In mijn eigen presentatie, de eerste dag in Malmö, citeerde ik Tomasso Venturini om te duiden waar de politieke betekenis van educatie volgens mij om gaat: “not just changing the world, but giving others the chance to do so”. Misschien zit daarin een verschil tussen al dan niet democratische vormen van educatie: de school, de leerlingen en de leerstof gebruiken om de wereld te veranderen zoals de leerkracht, de beleidsmakers, de huidige generatie dat voor ogen heeft, is volgens mij niet democratisch. Jongeren voorbereiden en hun interesse wekken om, met kennis van zaken, zelf de wereld te veranderen is een heel andere benadering. Democratischer, maar natuurlijk ook onvoorspelbaarder. En misschien dat het daarom zoveel weerstand oproept bij “iedereen die de oude wereld wil laten voortduren of zelf een duidelijke voorstelling heeft van hoe een nieuwe of toekomstige wereld eruitziet – en zeker zij die de jonge generatie willen gebruiken om die oude wereld overeind te houden of die nieuwe wereld te realiseren” (Masschelein en Simons, 2012, p. 8).
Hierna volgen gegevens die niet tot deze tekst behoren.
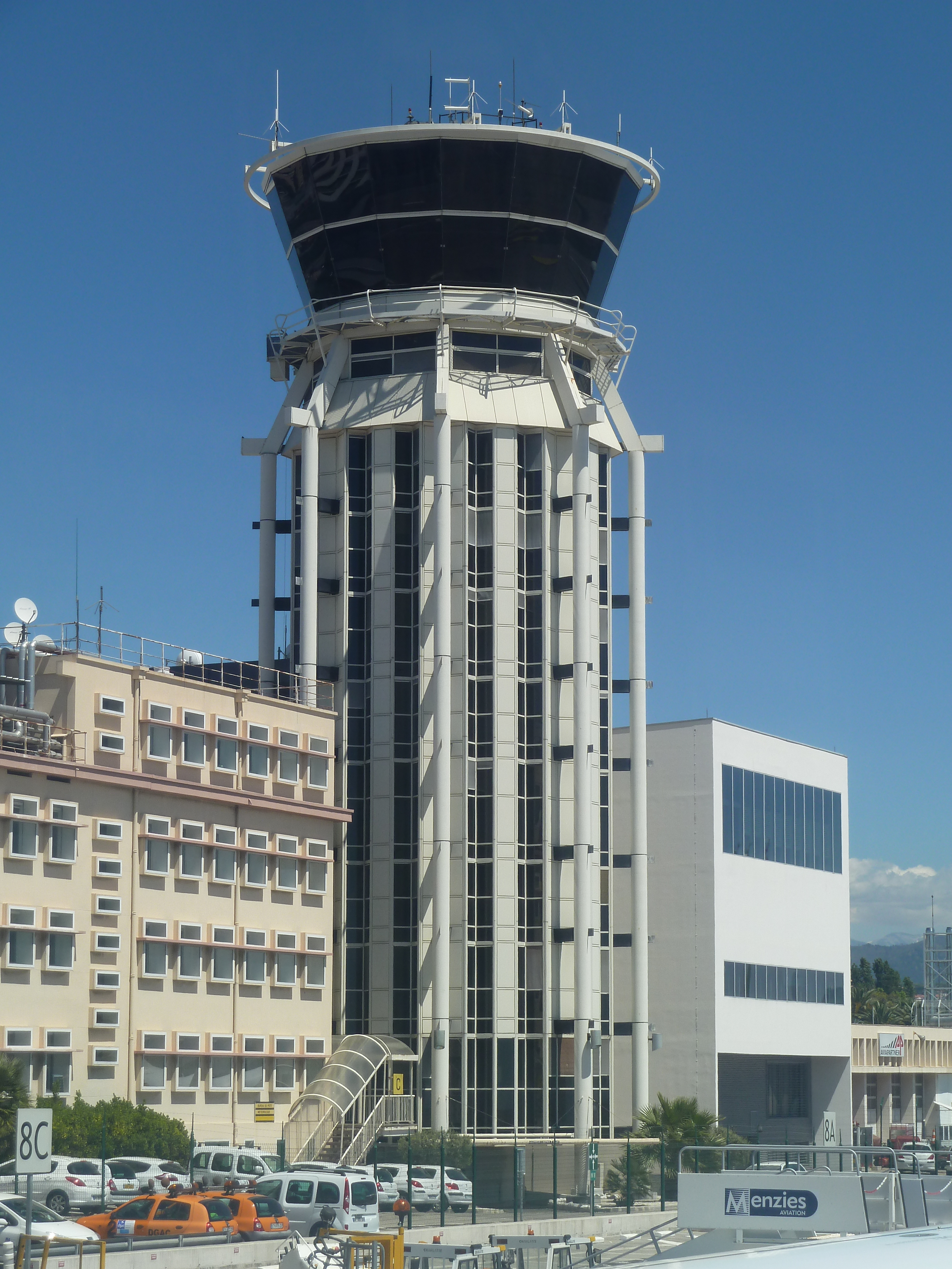 Tour de contrôle

[1] Het oude Griekse woord “scholè” betekent zowel “school” als “vrije tijd”. Hiermee benadrukten de Grieken een radicale maar wezenlijke eigenschap van de school: het creëren van “vrije tijd” om aan iedereen – ongeacht afkomst, talent of begaafdheid – de tijd en de ruimte te geven om de eigen leefwereld te verlaten, boven zichzelf uit te stijgen en de wereld te vernieuwen (en dus onvoorspelbaar te veranderen).

2 opmerkingen:

  1. Ik vind jouw vraagstelling super interessant. Het is een bedenking die ik ook uit deze ervaring heb meegenomen. Masschelein inspireert mij hier ook bij. Ik heb een collega die hier zeker ook graag mee in gesprek over gaat. Dus als je hier ooit een gesprek over op zet, mail me maar. Sarah

    BeantwoordenVerwijderen
    Reacties
    1. We spelen inderdaad met plannen in die richting, Sarah. Ik hou je zeker op de hoogte!